1. What is the process for proving a theorem for polynomials?

The process for proving a theorem for polynomials typically involves breaking down the theorem into smaller, more manageable steps. These steps often include simplifying expressions, applying algebraic rules and properties, and using mathematical induction. It is also important to clearly state and justify each step in the proof.

2. Can a polynomial theorem be proven using different methods?

Yes, there are often multiple ways to prove a polynomial theorem. Some common methods include direct proof, proof by contradiction, and proof by induction. The method used will depend on the specific theorem and the preferences of the mathematician.

3. How important is it to understand the properties of polynomials before attempting to prove a theorem?
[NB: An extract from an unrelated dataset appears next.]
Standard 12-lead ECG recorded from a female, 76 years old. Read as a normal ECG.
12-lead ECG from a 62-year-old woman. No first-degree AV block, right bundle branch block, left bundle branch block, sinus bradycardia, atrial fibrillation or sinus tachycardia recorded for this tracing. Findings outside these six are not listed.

It is crucial to have a strong understanding of polynomial properties in order to successfully prove a theorem. This includes knowing the definitions of terms such as degree, leading coefficient, and roots, as well as understanding how to perform operations on polynomials.

4. Can a polynomial theorem be proven using examples?

While examples can be helpful in understanding a polynomial theorem, they are not enough to prove the theorem. A proof requires logical and mathematical reasoning, rather than just demonstrating the theorem with a few specific examples.

5. Are there any common mistakes to avoid when proving a theorem for polynomials?

One common mistake when proving a polynomial theorem is assuming that a particular property or rule applies without providing justification. It is important to clearly explain each step in the proof and show how it follows logically from the previous steps. Additionally, it is important to check for any errors or mistakes in calculations, as even a small error can invalidate the entire proof.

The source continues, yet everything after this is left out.